In light of the foregoing portions of the transcript, both the question and answer fall short of the legal requirement that they be phrased in terms of "reasonable certainty" or "probability." Indeed, Detective Eller's testimony failed to establish, to a degree of scientific certainty, that there was a probability that the shotgun could have been positioned inside the vehicle along the necessary plane of trajectory. Accordingly, the testimony fails to qualify as expert testimony.

We note in regard to Detective Eller's response, "[v]ery possible, yes", that under appropriate questioning and circumstances, usually in cross-examination, an expert may make a "possible" response that would qualify as a reasonable degree of scientific certainty opinion.

Although Detective Eller's testimony does not qualify as correctly responsive expert testimony, the trial court did not commit plain error in permitting the testimony to remain on the record. The standard to be applied in a plain error analysis was articulated in State v. Campbell (1994), 69 Ohio St.3d 38, 41:

"Under Crim.R. 52(B), we have power to recognize `[p]lain errors or defects involving substantial rights * * * although they were not brought to the attention of the court.' However, this rule may be invoked only in rare cases. Thus, an alleged error `does not constitute a plain error or defect under Crim.R. 52(B) unless, but for the error, the outcome of the trial clearly would have been otherwise.' State v. Long (1978), 53 Ohio St.2d 91 * * *, paragraph two of the syllabus." (Footnotes and parallel citations omitted.)

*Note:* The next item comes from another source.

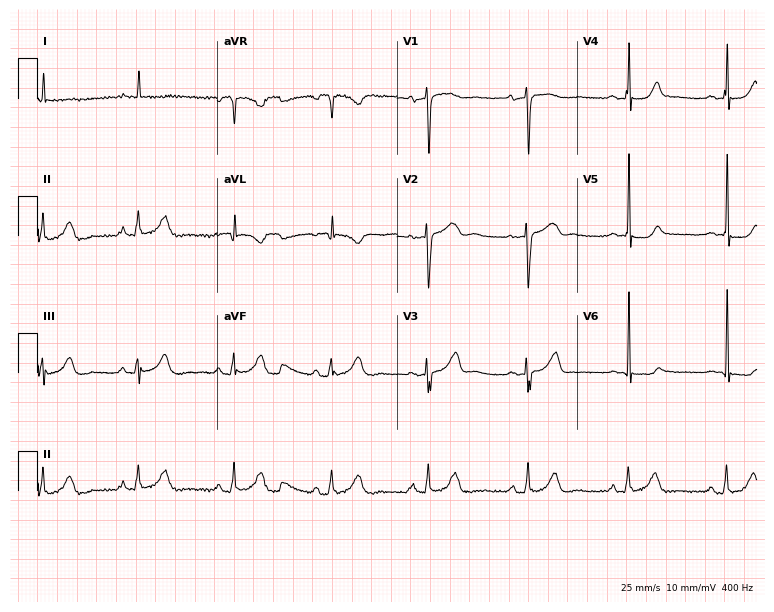
Standard 12-lead ECG recorded from a man, 70 years old (7.3-second recording at 400 Hz). None of these six findings is recorded: first-degree AV block, right bundle branch block, left bundle branch block, sinus bradycardia, atrial fibrillation, sinus tachycardia. Only these six findings were labelled.

In the direct appeal of this matter, there was overwhelming evidence indicating that appellant was in control of the shotgun when it discharged the slug that killed Dyer. In the direct appeal, the evidence demonstrated: (1) appellant had, in fact, admitted that he had been in control of the shotgun prior to Dyer's death and had fired it into a residence, (2) the weapon then jammed, at which time appellant attempted to hand it to an individual riding as a passenger in the back seat, and (3) during the transfer, the shotgun unexpectedly fired the round that killed Dyer. This evidence clearly shows that appellant was in control of the weapon that caused Dyer's death. Furthermore, this evidence supports the conclusion that appellant was in control of the instrumentality causing Dyer's death.

Thus, we conclude that even if the testimony of Detective Eller had been excluded by the trial court, there was no plain error because the outcome of the trial would have been the same. Therefore, appellant's first assignment of error is not well-taken.

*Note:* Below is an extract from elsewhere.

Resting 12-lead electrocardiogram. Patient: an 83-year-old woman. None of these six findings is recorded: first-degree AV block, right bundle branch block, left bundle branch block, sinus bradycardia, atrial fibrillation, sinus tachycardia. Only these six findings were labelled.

In the second assignment of error, appellant contends that his trial counsel was ineffective by virtue of the fact that he failed to object to the rebuttal testimony of Detective Eller.

Presumably, appellant is arguing that his appellate counsel was ineffective by failing to successfully advance this contention in the direct appeal. Yet, in the direct appeal, appellant's counsel did, in fact, make such claim, but because appellant was represented by his trial attorney in the appeal, this court could not address the merits. Under the holding of State v. Lentz (1994), 70 Ohio St.3d 527, 529-530, this assignment of error is not barred by res judicata, since it could not have been resolved in the direct appeal.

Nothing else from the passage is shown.